Maria lekko się obróciła, tak, że dwórka zobaczyła jej profil.

— Nie, to nic. Tak jakoś...

— Pewna jesteś, pani? — Morzsinay z troską podeszła do królowej, kładąc jej rękę na ramieniu.

Węgierska władczyni westchnęła, lekko gładząc swoje palce.

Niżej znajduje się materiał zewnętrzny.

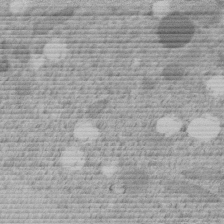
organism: C. elegans
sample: C. elegans embryo early stage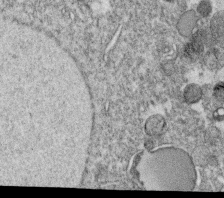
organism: C. elegans
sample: C. elegans oocyte; sperm cells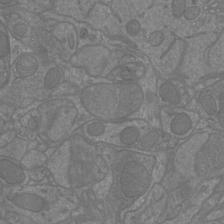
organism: Mouse
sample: Cortical neurons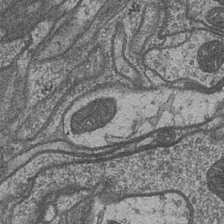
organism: Drosophila
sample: Optic medulla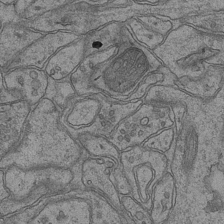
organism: Mouse
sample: CA1 Hippocampus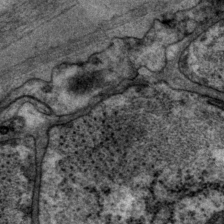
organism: P. pacificus
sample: Pharynx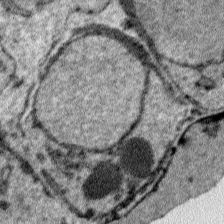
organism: Plasmodium falciparum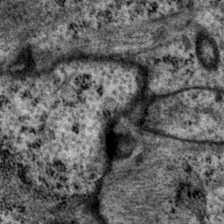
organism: P. pacificus
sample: Pharynx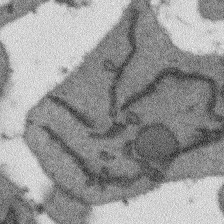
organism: Arabidopsis thaliana
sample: Root tip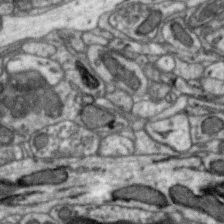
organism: Zebra finch
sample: Brain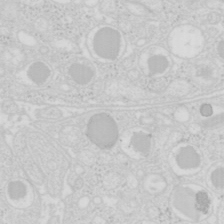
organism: Mouse
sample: Pancreas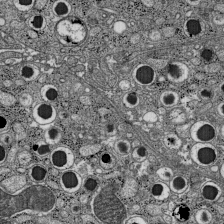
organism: C57BL Mouse
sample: Pancreatic islet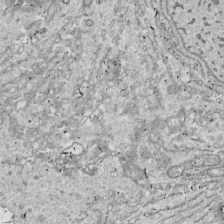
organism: Drosophila
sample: Cell division; meiosis; drosophila spermatocytes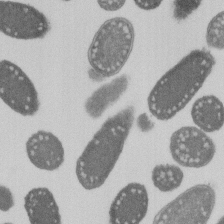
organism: E. coli
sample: Bacterial nucleoid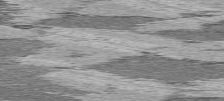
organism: C57BL Mouse
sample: Heart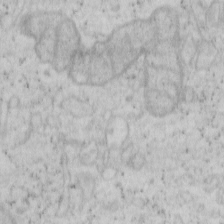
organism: Human
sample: HeLa cells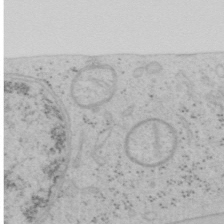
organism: Human
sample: HeLa cells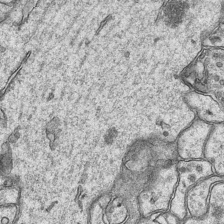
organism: Mouse
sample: CA1 Hippocampus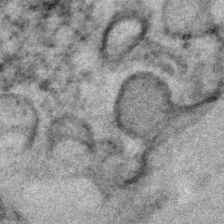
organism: Human
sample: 1205lu cells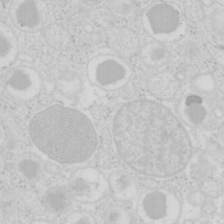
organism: Mouse
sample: Pancreas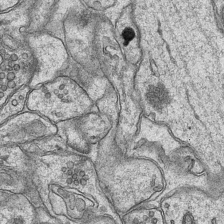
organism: Mouse
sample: CA1 Hippocampus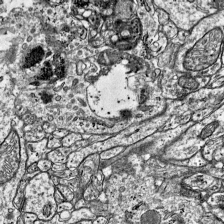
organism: Mouse
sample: Visual Cortex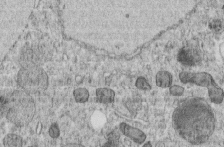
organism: C. elegans
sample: C. elegans embryo early stage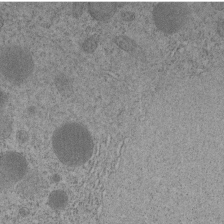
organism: C. elegans
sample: C. elegans embryo early stage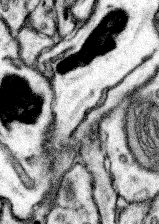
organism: Mouse
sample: Somatosensory cortex neuropil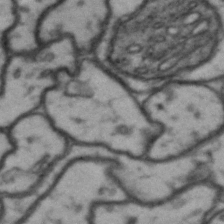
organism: Drosophila
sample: Brain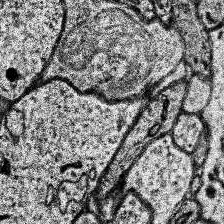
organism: Human
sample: Temporal Lobe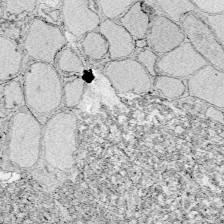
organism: Zebrafish
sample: Whole-Brain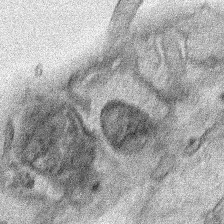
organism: Human
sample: Mitochondria in HCT116 cells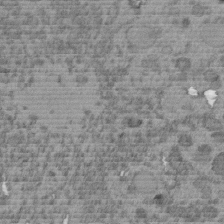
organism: C. elegans
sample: C. elegans embryo early stage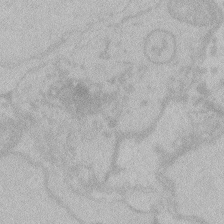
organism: Zebrafish
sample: Macrophage infected with Toxoplasma gondii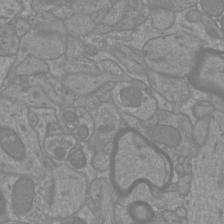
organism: Mouse
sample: Cortical neurons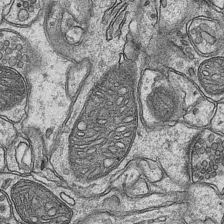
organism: Mouse
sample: CA1 Hippocampus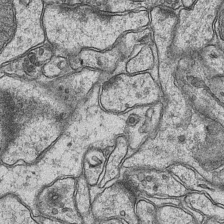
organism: Mouse
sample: CA1 Hippocampus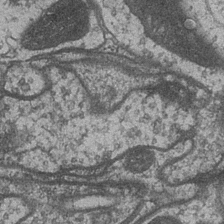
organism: Drosophila
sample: Optic medulla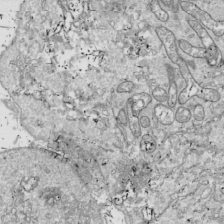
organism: Drosophila
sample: Cell division; meiosis; drosophila spermatocytes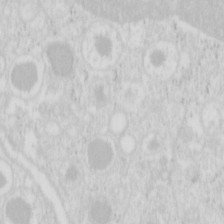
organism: Mouse
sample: Pancreas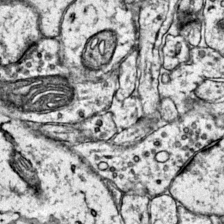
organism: Mouse
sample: Primary visual cortex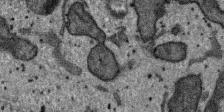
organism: Human
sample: Lung epithelial cells, uninfected (mock) control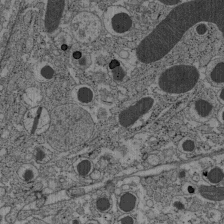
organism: C57BL Mouse
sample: Pancreatic islet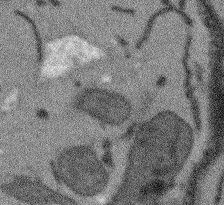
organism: Arabidopsis thaliana
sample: Root tip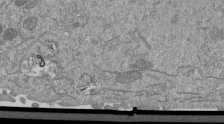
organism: Mouse
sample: ED-1 cell nuclei; centrioles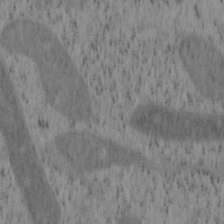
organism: Mouse
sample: OT-I killer T cells with ID8 ovarian cancer cells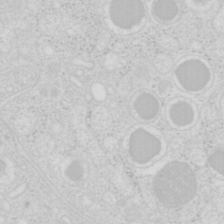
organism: Mouse
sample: Pancreas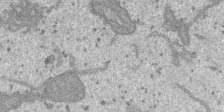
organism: Human
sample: Lung epithelial cells infected with SARS-CoV-2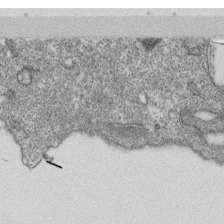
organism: African green monkey
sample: Vero E6 cells infected with SARS-CoV-2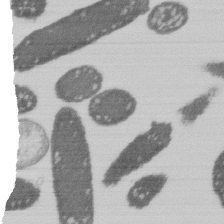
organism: E. coli
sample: Bacterial nucleoid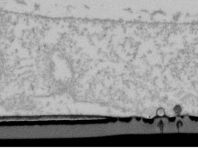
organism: Human
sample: U2-OS cells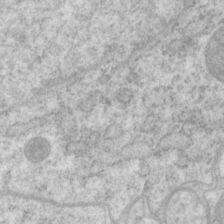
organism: P. pacificus
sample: Pharynx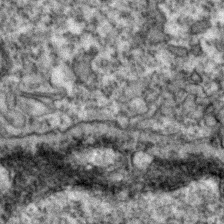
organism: Zebrafish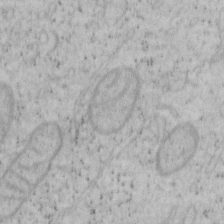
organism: Human
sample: HeLa cells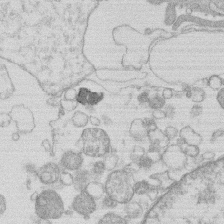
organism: Human
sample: Macrophage cells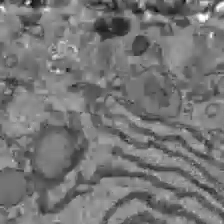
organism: C57BL Mouse
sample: Liver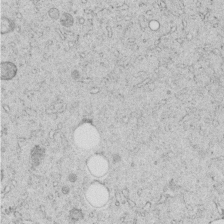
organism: C. elegans
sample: C. elegans embryo early stage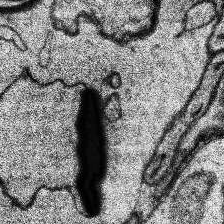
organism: Human
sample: Temporal Lobe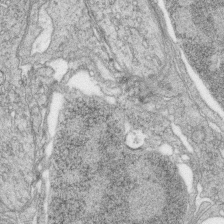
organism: Zebrafish
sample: synaptic ribbons in rod cells and cone cells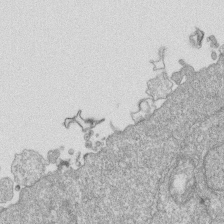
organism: Human
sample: HeLa cell HIV synapse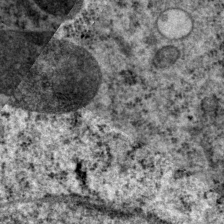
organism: P. pacificus
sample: Pharynx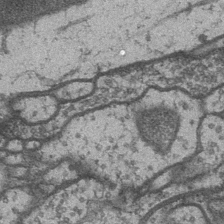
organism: Drosophila
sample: Optic medulla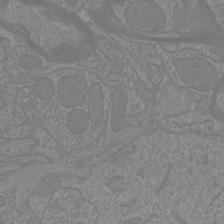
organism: Mouse
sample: Cortical neurons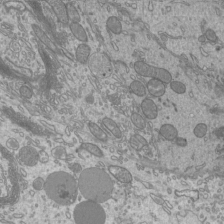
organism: Mouse
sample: Cilia; mouse epididymis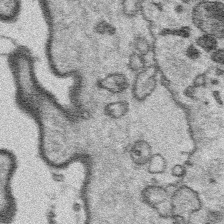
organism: Platynereis dumerilii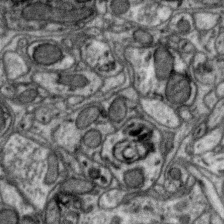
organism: Zebra finch
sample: Brain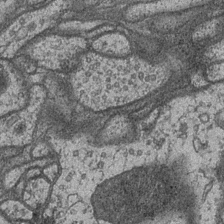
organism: Drosophila
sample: Optic medulla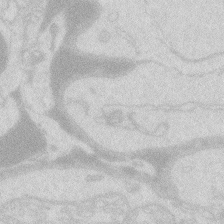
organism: Zebrafish
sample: Macrophage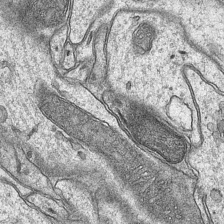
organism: Mouse
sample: CA1 Hippocampus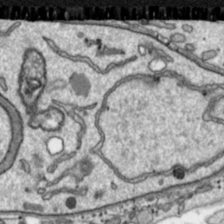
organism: Toxoplasma gondii
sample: Parasites in a vacuole inside a host cell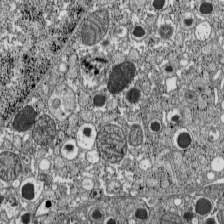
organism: C57BL Mouse
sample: Pancreatic islet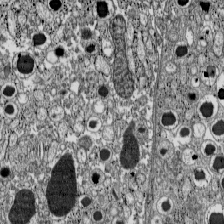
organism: C57BL Mouse
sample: Pancreatic islet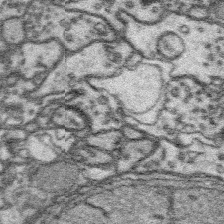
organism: Platynereis dumerilii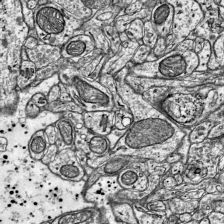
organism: Mouse
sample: Visual Cortex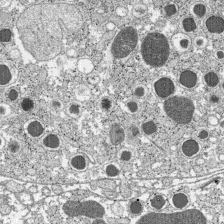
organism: C57BL Mouse
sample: Pancreatic islet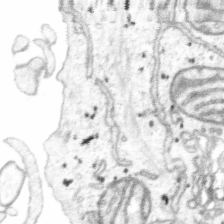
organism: Human
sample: HeLa cells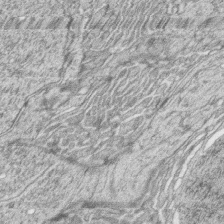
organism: Zebrafish
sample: synaptic ribbons in rod cells and cone cells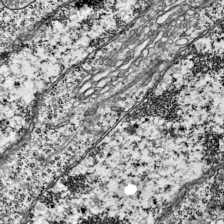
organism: Mouse
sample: Visual Cortex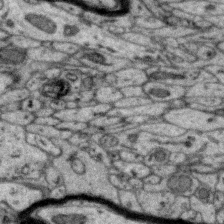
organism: Zebra finch
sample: Brain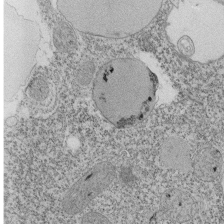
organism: Tetrahymena
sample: Cilia in tetrahymena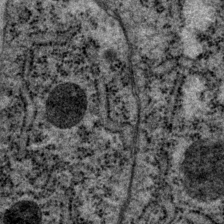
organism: P. pacificus
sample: Pharynx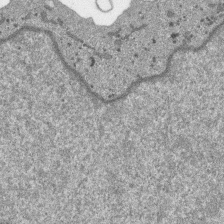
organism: Human
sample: Lung epithelial cells infected with SARS-CoV-2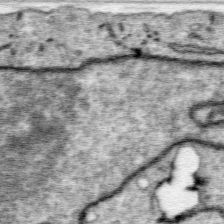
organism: Human
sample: HeLa cells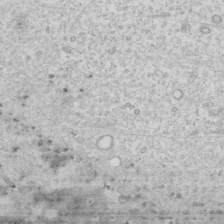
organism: Human
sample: Fibroblast cells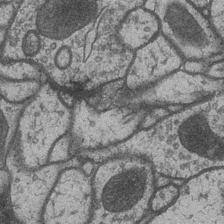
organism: Drosophila
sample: Optic medulla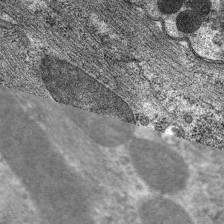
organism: C. elegans
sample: Pharynx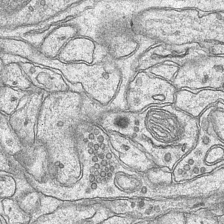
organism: Mouse
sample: CA1 Hippocampus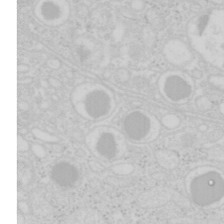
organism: Mouse
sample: Pancreas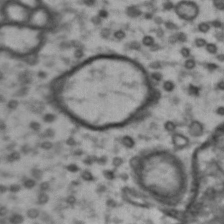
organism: Drosophila
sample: Brain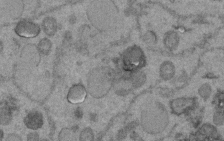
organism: C. elegans
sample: C. elegans embryo early stage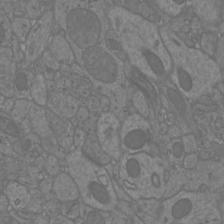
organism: Mouse
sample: Cortical neurons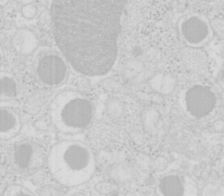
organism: Mouse
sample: Pancreas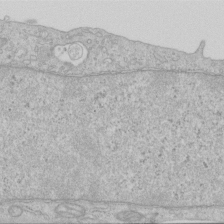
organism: Human
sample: Centriole in RPE cells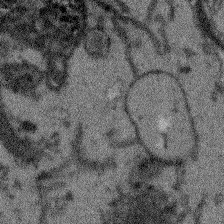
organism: Arabidopsis thaliana
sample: Root tip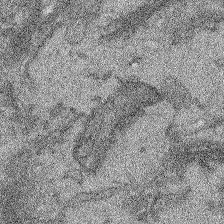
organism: Human
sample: HeLa cells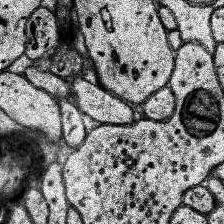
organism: Human
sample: Temporal Lobe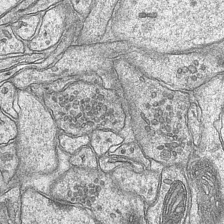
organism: Mouse
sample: CA1 Hippocampus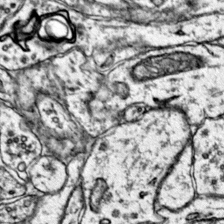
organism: Mouse
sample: Primary visual cortex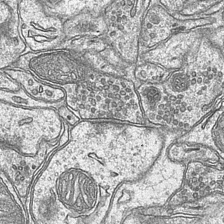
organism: Mouse
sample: CA1 Hippocampus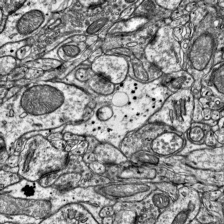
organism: Mouse
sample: Visual Cortex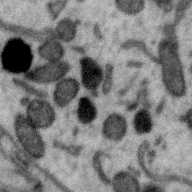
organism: Zebra finch
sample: Brain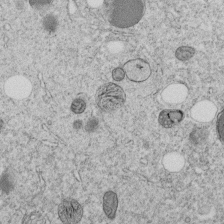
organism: C. elegans
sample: C. elegans embryo early stage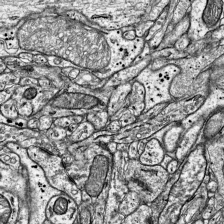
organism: Mouse
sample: Visual Cortex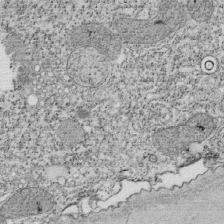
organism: Tetrahymena
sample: Cilia in tetrahymena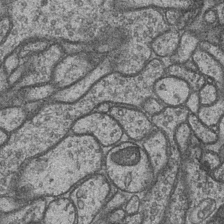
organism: Drosophila
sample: Optic medulla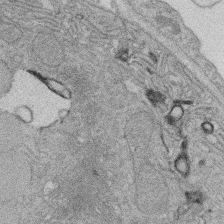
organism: Rat
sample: Salivary granule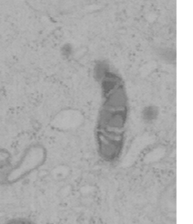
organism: Mouse
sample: OT-I killer T cells with ID8 ovarian cancer cells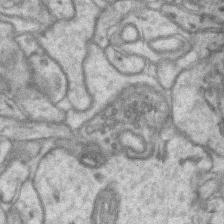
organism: Mouse
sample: CA1 Hippocampus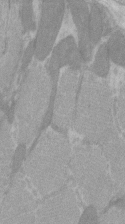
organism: C57BL Mouse
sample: Tibialis anterior muscle cell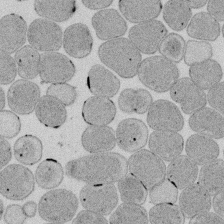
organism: E. coli
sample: Bacterial nucleoid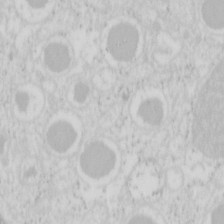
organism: Mouse
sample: Pancreas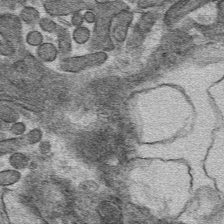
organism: Mouse
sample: Mouse hepatocytes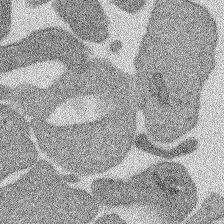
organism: Human
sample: HeLa cells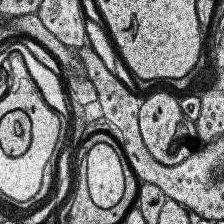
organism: Human
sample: Temporal Lobe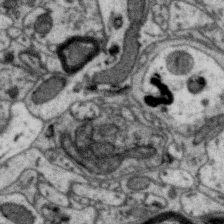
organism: Zebra finch
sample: Brain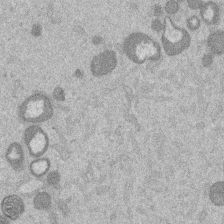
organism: Mouse
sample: Dividing mouse embryo 1 cell stage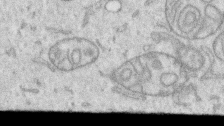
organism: Human
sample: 1205lu cells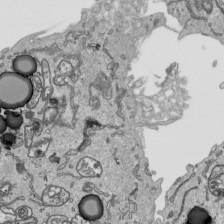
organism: Human
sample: Mitochondria in HCT116 cells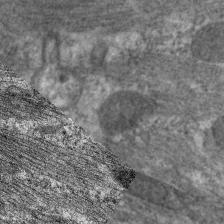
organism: C. elegans
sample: Pharynx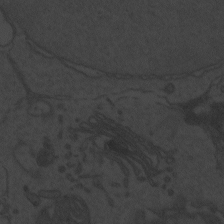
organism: Zebrafish
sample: Macrophage infected with Toxoplasma gondii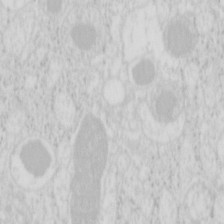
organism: Mouse
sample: Pancreas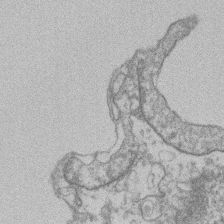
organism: Mouse
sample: T cell stromal cell synapse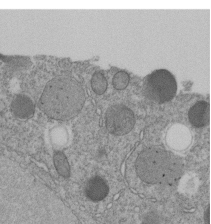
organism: C. elegans
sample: C. elegans embryo early stage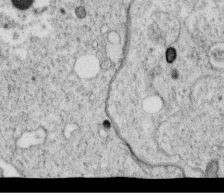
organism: C. elegans
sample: C. elegans oocyte; sperm cells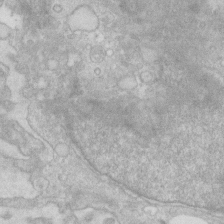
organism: Human
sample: Fibroblast cells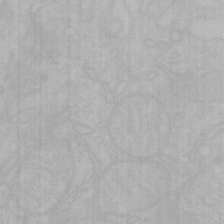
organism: Mouse
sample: Choroid plexus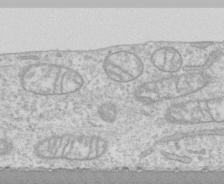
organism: Human
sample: CRL-1474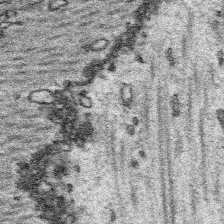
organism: Platynereis dumerilii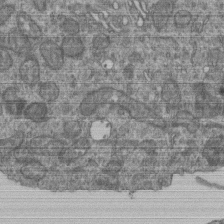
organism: Human
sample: Retinal organoid Rod and Cone cells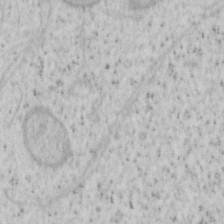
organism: Human
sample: HeLa cells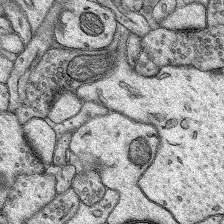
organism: Rat
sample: Hippocampus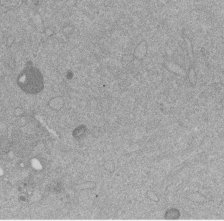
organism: Mouse
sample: Dividing mouse embryo 1 cell stage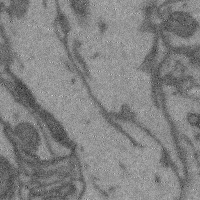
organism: Mouse
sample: Cerebral cortex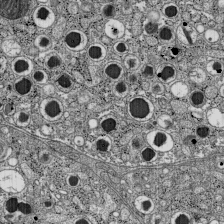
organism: C57BL Mouse
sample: Pancreatic islet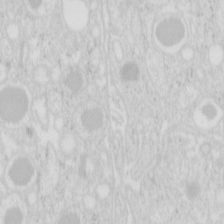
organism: Mouse
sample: Pancreas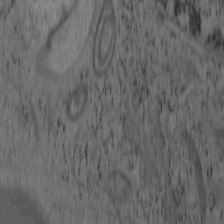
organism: Human
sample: HeLa cells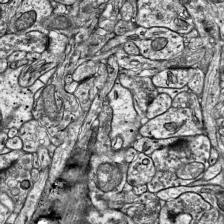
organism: Mouse
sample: Visual Cortex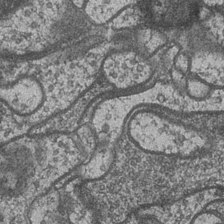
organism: Drosophila
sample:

Uwagę jej oczu zwrócił zaczynający padać śnieg. Milczała chwilę, po czym, z ledwo wyczuwalnym wahaniem, odparła cicho:

— Teraz już nie będzie tak, jak kiedyś. Węgierscy panowie zapomnieli, kto jest dziedzicem Królestwa Węgier i kto potwierdził ich przywileje... — Andegawenka posmutniała, zakładając dłonie na swe łokcie. — Mój dziad miał rację, żądni wciąż nowych darów panowie to największa zaraza, która nawiedziła Węgry — dodała bardziej do siebie, niż do Erzsébet. — Teraz, kiedy król jest obcy, będą żądali jeszcze więcej dla siebie, a on im to da, by wkupić się w ich łaski. Pilnują jeno swoich interesów... — Bolały ją jej słowa, ale wiedziała, że są prawdziwe...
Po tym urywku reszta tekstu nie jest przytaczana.